▶ **What you will do**: Of all the entries below, retype only the lines from the one with "Imatge del Riu" through the one with "L'embouchure du Dalälven", exactly as they appear.

▶ **Data records**:
___

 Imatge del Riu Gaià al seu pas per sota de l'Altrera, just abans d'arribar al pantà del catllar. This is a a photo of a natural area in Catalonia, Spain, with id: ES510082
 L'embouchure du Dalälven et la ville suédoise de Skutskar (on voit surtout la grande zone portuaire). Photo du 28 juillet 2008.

___

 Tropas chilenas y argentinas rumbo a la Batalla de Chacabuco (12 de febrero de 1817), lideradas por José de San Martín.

___

▶ **Reply to the exercise**:
 Imatge del Riu Gaià al seu pas per sota de l'Altrera, just abans d'arribar al pantà del catllar. This is a a photo of a natural area in Catalonia, Spain, with id: ES510082
 L'embouchure du Dalälven et la ville suédoise de Skutskar (on voit surtout la grande zone portuaire). Photo du 28 juillet 2008.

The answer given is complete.